Background: Neuropilin-1 (NRP1) is a membrane-bound co-receptor of vascular endothelial growth factor receptors (VEGFRs) and type-A plexins. These complexes mediate the effects of ligands such as vascular endothelial growth factor 165 (VEGF165) and semaphorin 3A (SEMA-3A). Aim: Our aims were to elucidate whether the expression of NRP1 is related to the proliferation or differentiation programme of keratinocytes and to identify putative downstream signaling pathways of NRP1 in keratinocytes. Materials and methods: Synchronized HaCaT cells and paraffin-embedded tissue samples of psoriasis were used to modell highly proliferative stages of keratinocytes. Real-time RT-PCR-based expression array was used to analyse downstream signaling pathways in keratinocytes. Results: Synchronized HaCaT cells revealed that the peak expression of NRP1 occurred 24 hours before the cells reached their highest proliferative activity. Immunohistochemical staining of the highly proliferative tissue samples demonstrated that the high level of NRP1 protein expression partially overlapped with the expression of Ki67-positive cells. Real-time RT-PCR-based expression array identified the NF-κB pathway as one putative downstream signaling pathway of NRP1-mediated signaling in HaCaT cells. VEGF165 and SEMA-3A treatment of HaCaT cells stably transformed with a reporter construct for the assessment of NF-κB activation led to upregulation of the NF-κB activity. Conclusion: Our results suggest that the NRP1 might be involved in the regulation of keratinocyte proliferation and might activate NF-κB pathway as a putative downstream signaling pathway in keratinocytes.

Keywords

Neuropilin-1; Vascular endothelial growth factor 165; Semaphorin 3A; NF-κB pathway; Synchronized HaCaT cells; Realtime RT-PCR-based expression array

Introduction

Neuropilin-1 (NRP1), a membrane-bound non-tyrosine kinase acts as a co-receptor for vascular endothelial growth factor receptor 2 (VEGFR-2) and type-A plexins mediating the effects of ligands such as vascular endothelial growth factor 165 (VEGF165) and semaphorin 3A (SEMA-3A) [1-3]. NRP1 has a key role in angiogenesis, axon guidance, embryonic development, tumor cell growth and immune response [4,5]. Recent studies reported that NRP1 is expressed on the surface of primary human keratinocytes and HaCaT cells and its expression is partially overlapped with the expression of VEGFRs [6,7]. The coexpression of NRP1 with VEGFR-2 increased the binding of VEGF165 4-fold and enhanced VEGF165-induced chemotaxis and mitogenicity [8-10]. Regarding the function of NRP1 in the skin, Kurschat et al. [6] suggested that NRP1 is primarily a SEMA receptor and might be involved in wound healing. Another functional role of NRP1 was reported by Beck et al. [10] who demonstrated that the depletion of NRP1 in normal epidermis prevents skin tumor intitiation [8].

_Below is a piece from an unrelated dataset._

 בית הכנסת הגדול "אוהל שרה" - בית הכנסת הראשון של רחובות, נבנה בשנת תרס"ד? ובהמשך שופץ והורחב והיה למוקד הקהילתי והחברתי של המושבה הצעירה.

NRP1 is also involved in the modulation of a wide range of downstream signaling pathways, e.g. it influences the p53/caspase pathway to promote endothelial cell survival [11]. When NRP1 functions as the co-receptor of VEGFR-2, it activates phosphoinositide- 3-kinase (PI3K) and Akt in lung cancer cells [12]. NRP1 also promotes cirrhosis of the rodent and human liver by enhancing platelet derived growth factor (PDGF) and transforming growth factor β (TGF-β) signaling in hepatic stellate cells [13]. There are currently no data in the literature on the possible downstream signaling mechanisms of NRP1 in keratinocytes.

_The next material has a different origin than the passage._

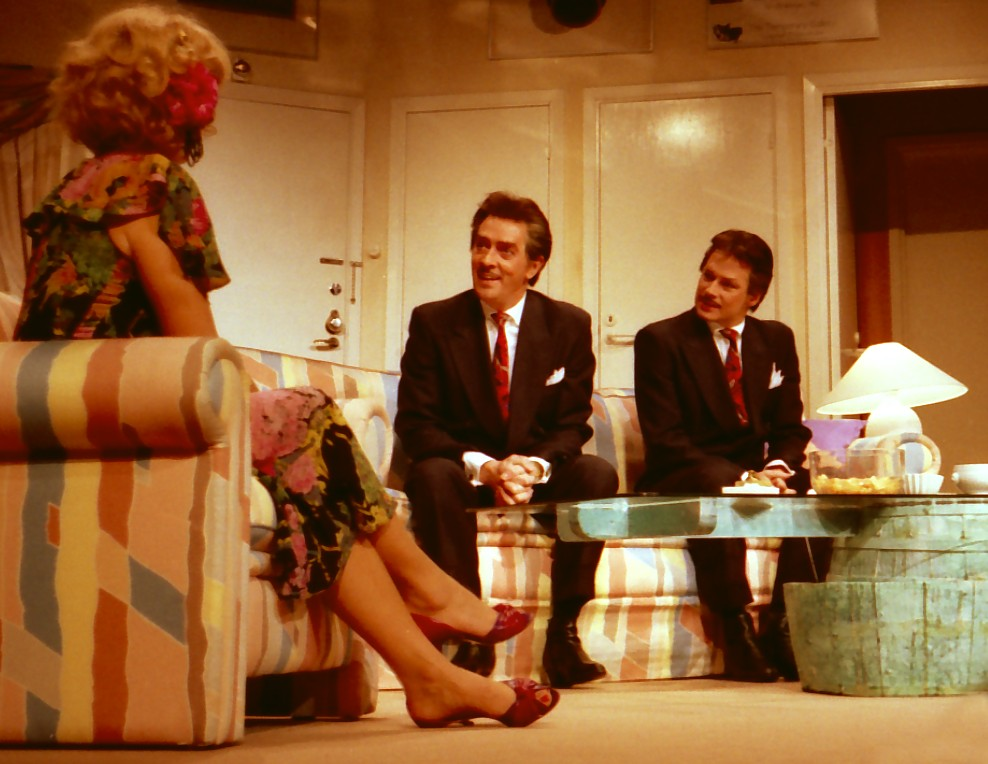 Thomas Hellberg (t.v.) och Stig Engström i "Omaka par" 1988 på Maximteatern i Stockholm. Till vänster med ryggen i bild är Birgitta Andersson.
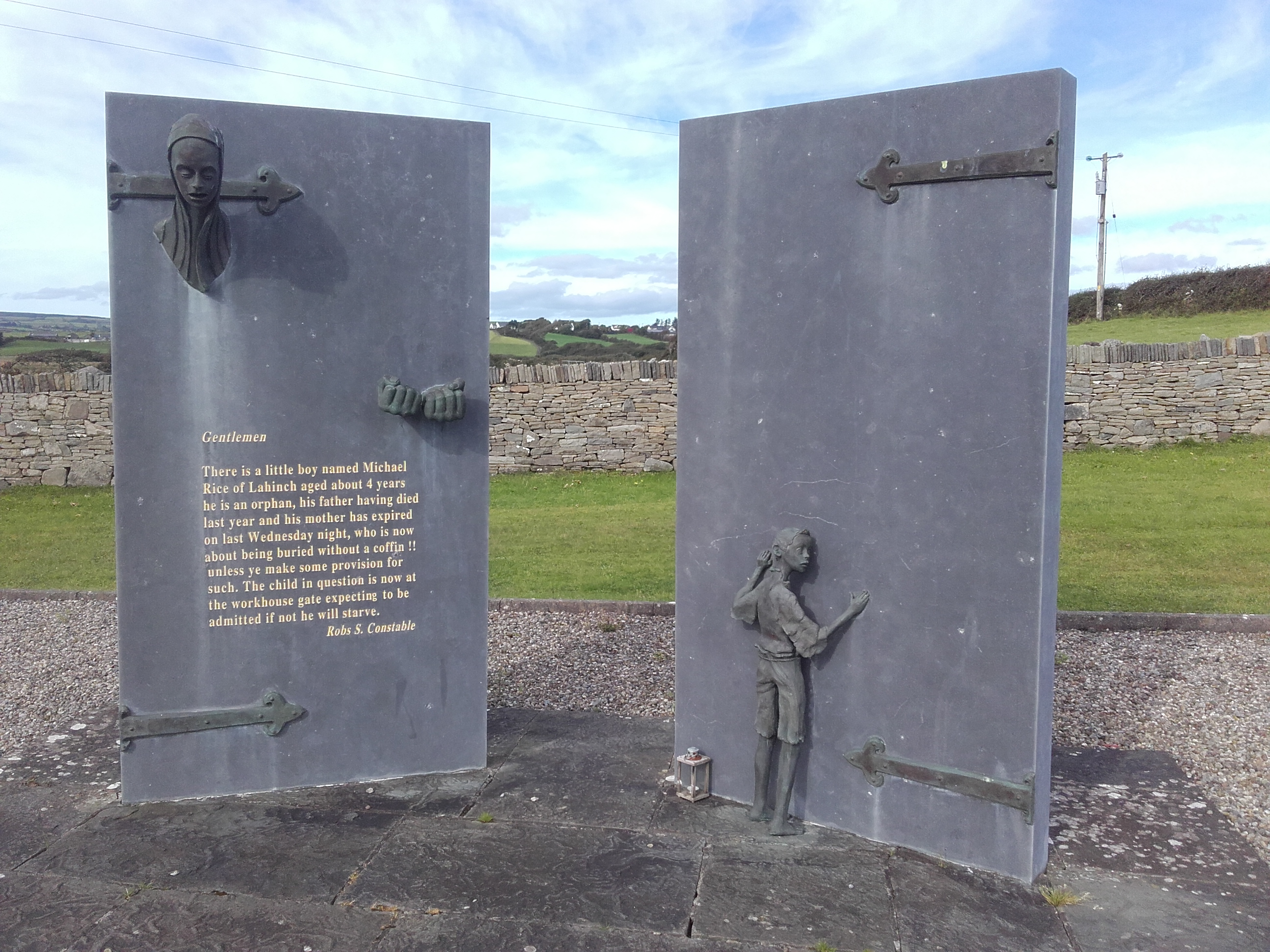 Monumento conmemorativo das vítimas da Gran Fame irlandesa na estrada entre Lahinch e Ennistymon, no condado de Clare.

In this study, we set out to elucidate whether the expression of NRP1 is related to the proliferation or differentiation programme of keratinocytes and we also investigated which downstream signaling pathways are modulated by NRP1 in HaCaT cells.

Materials and Methods

Skin biopsy samples

From the enrolled psoriatic (n=3) and healthy individuals (n=3), 4-mm punch biopsies were collected under local anesthesia from the proximal part of the thigh. From the psoriatic patients, two biopsies were taken, one from the involved and one from the uninvolved skin. All skin biopsies were placed into formalin (Sigma-Aldrich, St. Louis, MO) and incubated overnight at 4°C. After paraffin embedding, 4-mmthick sections were cut for immunohistochemistry.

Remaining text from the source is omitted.